"Had I been told as a child in the 1950s that my life would one day run parallel with that of a penguin - that for a time, at least, it would be him and me against the world - I would have taken it in my stride. After all, my mother had kept three alligators at the house in Esher until they grew too big and too dangerous for that genteel town, when keepers from the Chessington Zoo had come and removed them."
I recently found myself in a severe book rut, the likes of which I can't remember having suffered before. I had DNF'd three straight audiobooks (and only hate-finished the fourth because I just had to see if it was as aggravating as I thought it was - answer, yes) and wasn't having much better luck with tree- or e-books. To be fair, life in general has been nothing but a wheelbarrow full of upheaval lately. I needed something special to snap me out of my malaise.
I'm a sucker for a well-told animal rescue story, so I hitched my happy-reading wagon to Tom Michell's The Penguin Lessons: What I Learned from a Remarkable Bird. Boy did this brief but utterly charming memoir help me waddle right out of my literary doldrums.
In the mid-1970s, Michell, then 23, left his native England for a position at an Argentinian boarding school. On a weekend jaunt to Uruguay, he came across the horrific results of an oil spill: hundreds of dead, beached penguins. When one mighty penguin showed signs of life, Michell felt he had no choice but to rescue the plucky fellow, who he (quite hilariously) cleaned up, smuggled back to Argentina, and ultimately christened Juan Salvado.
If you're given to anthropomorphizing, you'll love this book. If you're not, I dare you to read this gem and not come away with a different feeling and understanding about the minds and emotions of animals. Juan Salvado is a sheer delight - to Michell, his students, his cleaning lady, school staff, and, I'm betting, most readers. At turns warm and laugh-out-loud funny (I literally did "lol" at Michell's efforts to clean the bird in a posh Uruguayan apartment), I was entranced from beginning to end.
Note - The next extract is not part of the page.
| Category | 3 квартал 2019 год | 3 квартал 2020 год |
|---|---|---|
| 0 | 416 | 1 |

The Penguin Lessons also provides interesting insight into Argentina and its people in the 1970s. It was a difficult time, politically, socially, and environmentally ("terrorism was rife; murder and kidnappings were everyday events"), and any dip into those territories runs the risk of becoming preachy or, well, political. I thought Michell walked that line perfectly. The information added necessary flavor and background information without overpowering the story Michell set out to tell. "Juan Salvador was a penguin who charmed and delighted everyone who knew him in those dark and dangerous days."
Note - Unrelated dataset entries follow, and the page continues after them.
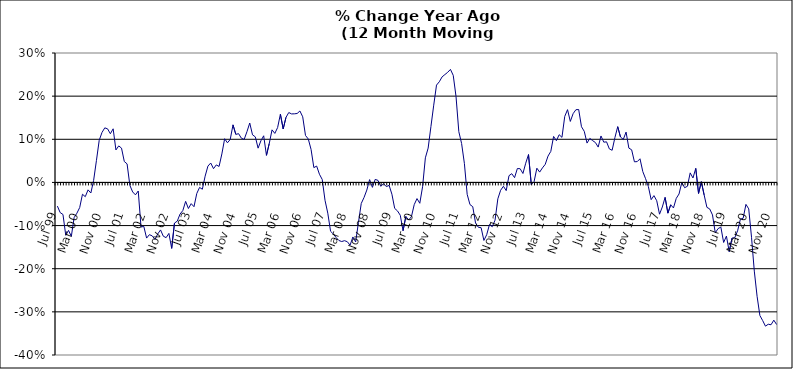
| Category | Series 0 |
|---|---|
| Jul 99 | -0.055 |
| Aug 99 | -0.07 |
| Sep 99 | -0.074 |
| Oct 99 | -0.123 |
| Nov 99 | -0.111 |
| Dec 99 | -0.125 |
| Jan 00 | -0.082 |
| Feb 00 | -0.071 |
| Mar 00 | -0.058 |
| Apr 00 | -0.027 |
| May 00 | -0.033 |
| Jun 00 | -0.017 |
| Jul 00 | -0.025 |
| Aug 00 | 0.005 |
| Sep 00 | 0.05 |
| Oct 00 | 0.098 |
| Nov 00 | 0.116 |
| Dec 00 | 0.127 |
| Jan 01 | 0.124 |
| Feb 01 | 0.113 |
| Mar 01 | 0.124 |
| Apr 01 | 0.075 |
| May 01 | 0.085 |
| Jun 01 | 0.08 |
| Jul 01 | 0.048 |
| Aug 01 | 0.043 |
| Sep 01 | -0.007 |
| Oct 01 | -0.022 |
| Nov 01 | -0.029 |
| Dec 01 | -0.02 |
| Jan 02 | -0.103 |
| Feb 02 | -0.102 |
| Mar 02 | -0.129 |
| Apr 02 | -0.121 |
| May 02 | -0.124 |
| Jun 02 | -0.132 |
| Jul 02 | -0.119 |
| Aug 02 | -0.11 |
| Sep 02 | -0.125 |
| Oct 02 | -0.128 |
| Nov 02 | -0.118 |
| Dec 02 | -0.153 |
| Jan 03 | -0.094 |
| Feb 03 | -0.09 |
| Mar 03 | -0.073 |
| Apr 03 | -0.065 |
| May 03 | -0.044 |
| Jun 03 | -0.06 |
| Jul 03 | -0.049 |
| Aug 03 | -0.056 |
| Sep 03 | -0.026 |
| Oct 03 | -0.012 |
| Nov 03 | -0.016 |
| Dec 03 | 0.014 |
| Jan 04 | 0.038 |
| Feb 04 | 0.045 |
| Mar 04 | 0.032 |
| Apr 04 | 0.041 |
| May 04 | 0.037 |
| Jun 04 | 0.066 |
| Jul 04 | 0.101 |
| Aug 04 | 0.092 |
| Sep 04 | 0.1 |
| Oct 04 | 0.133 |
| Nov 04 | 0.111 |
| Dec 04 | 0.113 |
| Jan 05 | 0.103 |
| Feb 05 | 0.1 |
| Mar 05 | 0.118 |
| Apr 05 | 0.138 |
| May 05 | 0.11 |
| Jun 05 | 0.106 |
| Jul 05 | 0.079 |
| Aug 05 | 0.097 |
| Sep 05 | 0.108 |
| Oct 05 | 0.063 |
| Nov 05 | 0.09 |
| Dec 05 | 0.122 |
| Jan 06 | 0.114 |
| Feb 06 | 0.127 |
| Mar 06 | 0.158 |
| Apr 06 | 0.124 |
| May 06 | 0.151 |
| Jun 06 | 0.162 |
| Jul 06 | 0.159 |
| Aug 06 | 0.159 |
| Sep 06 | 0.16 |
| Oct 06 | 0.166 |
| Nov 06 | 0.152 |
| Dec 06 | 0.109 |
| Jan 07 | 0.101 |
| Feb 07 | 0.076 |
| Mar 07 | 0.034 |
| Apr 07 | 0.038 |
| May 07 | 0.019 |
| Jun 07 | 0.007 |
| Jul 07 | -0.041 |
| Aug 07 | -0.071 |
| Sep 07 | -0.113 |
| Oct 07 | -0.12 |
| Nov 07 | -0.128 |
| Dec 07 | -0.135 |
| Jan 08 | -0.137 |
| Feb 08 | -0.135 |
| Mar 08 | -0.137 |
| Apr 08 | -0.145 |
| May 08 | -0.126 |
| Jun 08 | -0.138 |
| Jul 08 | -0.093 |
| Aug 08 | -0.049 |
| Sep-08 | -0.035 |
| Oct 08 | -0.018 |
| Nov 08 | 0.007 |
| Dec 08 | -0.011 |
| Jan 09 | 0.007 |
| Feb 09 | 0.005 |
| Mar 09 | -0.009 |
| Apr 09 | -0.003 |
| May 09 | -0.01 |
| Jun 09 | -0.007 |
| Jul 09 | -0.027 |
| Aug 09 | -0.06 |
| Sep 09 | -0.066 |
| Oct 09 | -0.076 |
| Nov 09 | -0.112 |
| Dec 09 | -0.079 |
| Jan 10 | -0.087 |
| Feb 10 | -0.079 |
| Mar 10 | -0.052 |
| Apr 10 | -0.037 |
| May 10 | -0.048 |
| Jun 10 | -0.01 |
| Jul 10 | 0.057 |
| Aug 10 | 0.08 |
| Sep 10 | 0.13 |
| Oct 10 | 0.179 |
| Nov 10 | 0.226 |
| Dec 10 | 0.233 |
| Jan 11 | 0.245 |
| Feb 11 | 0.25 |
| Mar 11 | 0.255 |
| Apr 11 | 0.262 |
| May 11 | 0.248 |
| Jun 11 | 0.199 |
| Jul 11 | 0.118 |
| Aug 11 | 0.09 |
| Sep 11 | 0.044 |
| Oct 11 | -0.028 |
| Nov 11 | -0.051 |
| Dec 11 | -0.056 |
| Jan 12 | -0.094 |
| Feb 12 | -0.104 |
| Mar 12 | -0.105 |
| Apr 12 | -0.134 |
| May 12 | -0.121 |
| Jun 12 | -0.098 |
| Jul 12 | -0.103 |
| Aug 12 | -0.087 |
| Sep 12 | -0.038 |
| Oct 12 | -0.018 |
| Nov 12 | -0.009 |
| Dec 12 | -0.019 |
| Jan 13 | 0.016 |
| Feb-13 | 0.02 |
| Mar-13 | 0.011 |
| Apr 13 | 0.032 |
| May 13 | 0.032 |
| Jun-13 | 0.021 |
| Jul 13 | 0.045 |
| Aug 13 | 0.065 |
| Sep 13 | -0.005 |
| Oct 13 | 0.002 |
| Nov 13 | 0.033 |
| Dec 13 | 0.024 |
| Jan 14 | 0.034 |
| Feb-14 | 0.042 |
| Mar 14 | 0.061 |
| Apr 14 | 0.072 |
| May 14 | 0.107 |
| Jun 14 | 0.097 |
| Jul-14 | 0.111 |
| Aug-14 | 0.105 |
| Sep 14 | 0.153 |
| Oct 14 | 0.169 |
| Nov 14 | 0.141 |
| Dec 14 | 0.159 |
| Jan 15 | 0.169 |
| Feb 15 | 0.169 |
| Mar 15 | 0.129 |
| Apr-15 | 0.118 |
| May 15 | 0.091 |
| Jun-15 | 0.102 |
| Jul 15 | 0.097 |
| Aug 15 | 0.092 |
| Sep 15 | 0.082 |
| Oct 15 | 0.108 |
| Nov 15 | 0.093 |
| Dec 15 | 0.094 |
| Jan 16 | 0.078 |
| Feb 16 | 0.075 |
| Mar 16 | 0.104 |
| Apr 16 | 0.129 |
| May 16 | 0.105 |
| Jun 16 | 0.1 |
| Jul 16 | 0.117 |
| Aug 16 | 0.08 |
| Sep 16 | 0.076 |
| Oct 16 | 0.048 |
| Nov 16 | 0.048 |
| Dec 16 | 0.055 |
| Jan 17 | 0.025 |
| Feb 17 | 0.009 |
| Mar 17 | -0.01 |
| Apr 17 | -0.04 |
| May 17 | -0.031 |
| Jun 17 | -0.042 |
| Jul 17 | -0.074 |
| Aug 17 | -0.057 |
| Sep 17 | -0.035 |
| Oct 17 | -0.071 |
| Nov 17 | -0.052 |
| Dec 17 | -0.059 |
| Jan 18 | -0.037 |
| Feb 18 | -0.027 |
| Mar 18 | 0 |
| Apr 18 | -0.012 |
| May 18 | -0.009 |
| Jun 18 | 0.022 |
| Jul 18 | 0.01 |
| Aug 18 | 0.033 |
| Sep 18 | -0.025 |
| Oct 18 | 0.002 |
| Nov 18 | -0.029 |
| Dec 18 | -0.058 |
| Jan 19 | -0.061 |
| Feb 19 | -0.075 |
| Mar 19 | -0.117 |
| Apr 19 | -0.107 |
| May 19 | -0.104 |
| Jun 19 | -0.139 |
| Jul 19 | -0.124 |
| Aug 19 | -0.16 |
| Sep 19 | -0.129 |
| Oct 19 | -0.128 |
| Nov 19 | -0.112 |
| Dec 19 | -0.085 |
| Jan 20 | -0.083 |
| Feb 20 | -0.051 |
| Mar 20 | -0.061 |
| Apr 20 | -0.127 |
| May 20 | -0.206 |
| Jun 20 | -0.264 |
| Jul 20 | -0.308 |
| Aug 20 | -0.32 |
| Sep 20 | -0.333 |
| Oct 20 | -0.329 |
| Nov 20 | -0.33 |
| Dec 20 | -0.319 |
| Jan 21 | -0.329 |

I recently read another animal rescue story that dealt with "lessons learned" from the animal and it turned out to be nothing but an excuse to quote Bible scripture. So I've become a bit wary of that tag line. Nothing to fear here. We all have things to learn from listening to animals, and this story stays true to the themes of rescue, friendship, and compassion.
A slim volume at just 240 pages, with chapter headings alone worth the read (i.e, "7 Upstairs Downstairs. In which Juan Salvado takes up residence and hosts a house-warming party"), this would be a great holiday gift for the animal lovers in your life. I know it's on my list.
STREET SENSE: Michell has hit this one out of the park. A funny and heartwarming story that lives up to Michell's quest to live a grand adventure in his twenties. Highly recommended.
A FAVORITE PASSAGE: All of a sudden I was hoping against hope that the penguin would survive because, as of that instant, he had a name and his name was Juan Salvador Penguino, and with his name came a surge of hope and the beginning of a bond that would last a lifetime. That was the moment at which he became my penguin, and whatever the future held, we'd face it together.
COVER NERD SAYS: C'mon. A PENGUIN WEARING A SCARF. If you can resist that, I'm not sure I know who you are. I love the art work on this cover and although I haven't yet seen it in person it looks as though it may even be letterpress. A+ stuff worthy of the innards.